Mitigating Spurious Correlations in Weakly Supervised Semantic Segmentation via Cross-architecture Consistency Regularization
This addresses incomplete coverage and inaccurate boundaries in WSSS for specific domains like industrial monitoring, but it is incremental as it builds on teacher-student frameworks and consistency methods.
The paper tackles spurious correlations in weakly supervised semantic segmentation, especially in domains like industrial smoke where emissions are coupled with chimneys, by proposing a cross-architecture consistency regularization framework that improves pseudo mask quality without external supervision.

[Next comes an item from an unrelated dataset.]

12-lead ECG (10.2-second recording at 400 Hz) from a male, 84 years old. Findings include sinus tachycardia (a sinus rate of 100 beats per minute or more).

Scarcity of pixel-level labels is a significant challenge in practical scenarios. In specific domains like industrial smoke, acquiring such detailed annotations is particularly difficult and often requires expert knowledge. To alleviate this, weakly supervised semantic segmentation (WSSS) has emerged as a promising approach. However, due to the supervision gap and inherent bias in models trained with only image level labels, existing WSSS methods suffer from limitations such as incomplete foreground coverage, inaccurate object boundaries, and spurious correlations, especially in our domain, where emissions are always spatially coupled with chimneys. Previous solutions typically rely on additional priors or external knowledge to mitigate these issues, but they often lack scalability and fail to address the model's inherent bias toward co-occurring context. To address this, we propose a novel WSSS framework that directly targets the co-occurrence problem without relying on external supervision. Unlike prior methods that adopt a single network, we employ a teacher-student framework that combines CNNs and ViTs. We introduce a knowledge transfer loss that enforces cross-architecture consistency by aligning internal representations. Additionally, we incorporate post-processing techniques to address partial coverage and further improve pseudo mask quality.